Inequality solving is a fundamental skill in mathematics, often used when dealing with functions, especially when determining their domain. Let’s walk through the process of solving an inequality step-by-step.

Consider the inequality given in the expression for the domain of the square root function:

• First, you set up the inequality from the inside of the square root: \(7x - 70 \geq 0\).
• Add 70 to both sides to balance the inequality: \(7x \geq 70\).
• Finally, divide by 7 to solve for \(x\), yielding \(x \geq 10\).
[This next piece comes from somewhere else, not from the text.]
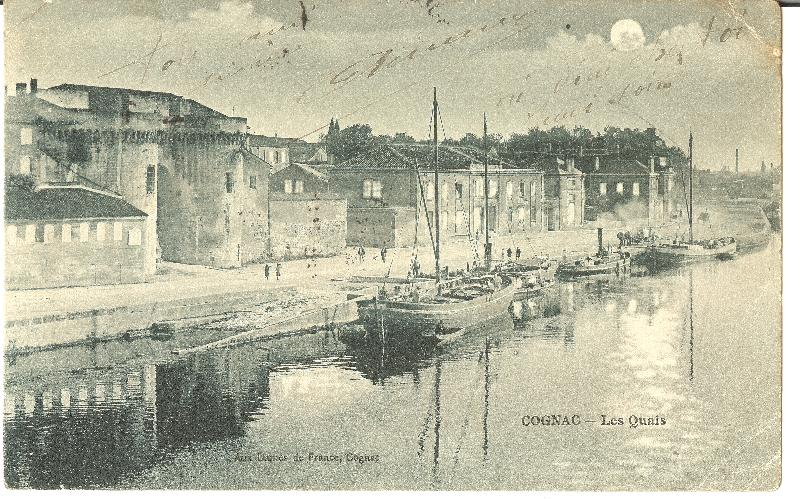 Gabarres au port de Cognac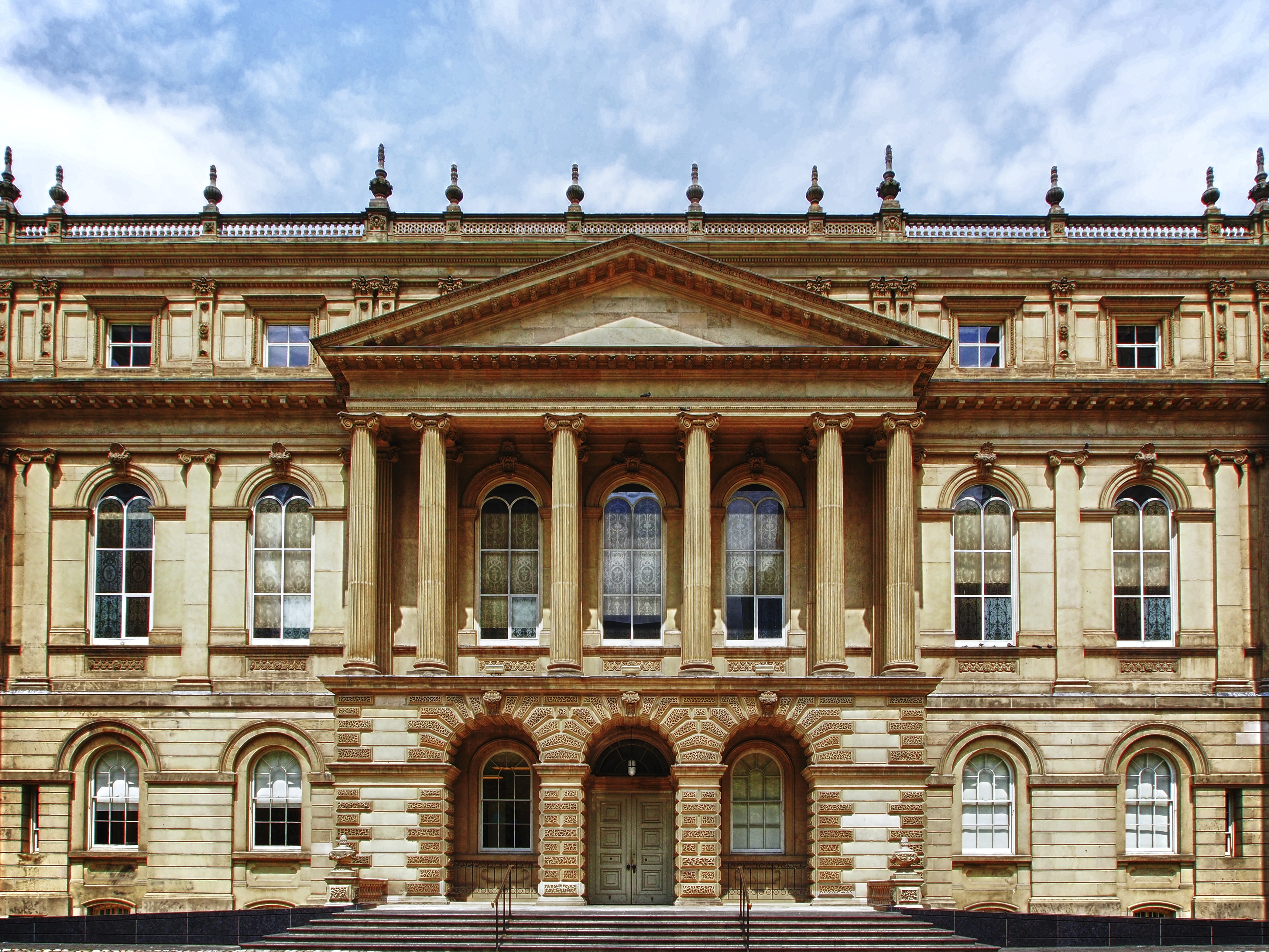 Osgoode Hall Toronto, Canada

This inequality tells us the values of \(x\) that keep the expression inside the square root greater than or equal to zero, ensuring we have real numbers under the square root.

Understanding how to solve inequalities effectively is crucial when finding the domain of functions, as it allows us to determine which inputs make the function valid.

The square root function is a common type of function that extracts the square root of a given expression or number. To ensure the function produces real numbers, the expression inside the square root must be non-negative.

Why is this important?

Because square roots of negative numbers result in imaginary numbers rather than real numbers. For the function \(g(x)=\sqrt{7x-70}\), this means:

• The expression \(7x - 70\) must be greater than or equal to zero.
• This restriction stems from the properties of square roots.

The square root function is pivotal in many mathematical and real-world applications because it is used to find values associated with areas, magnitudes, and more. Understanding their properties and restrictions helps in solving complex mathematical problems efficiently.

Interval notation is a concise way to represent the domain or range of a function. It uses brackets and parenthesis to indicate the start and end points of intervals on a number line.

In our example, once the inequality \(x \geq 10\) is solved, we express this solution using interval notation:

• A square bracket \([\) indicates that 10 is included in the domain \([10,\).
• An infinity symbol \(()\) indicates that the domain extends indefinitely without bound \([10, \infty)\).

Interval notation is crucial as it provides an easy-to-understand visual cue for the range or domain of functions. This method is widely used in mathematics because it neatly and clearly conveys which values are acceptable for a variable, especially for continuous domains like those associated with inequalities. Mastering interval notation will be immensely helpful not only in solving textbook problems but also in analyzing real-world situations involving continuous data.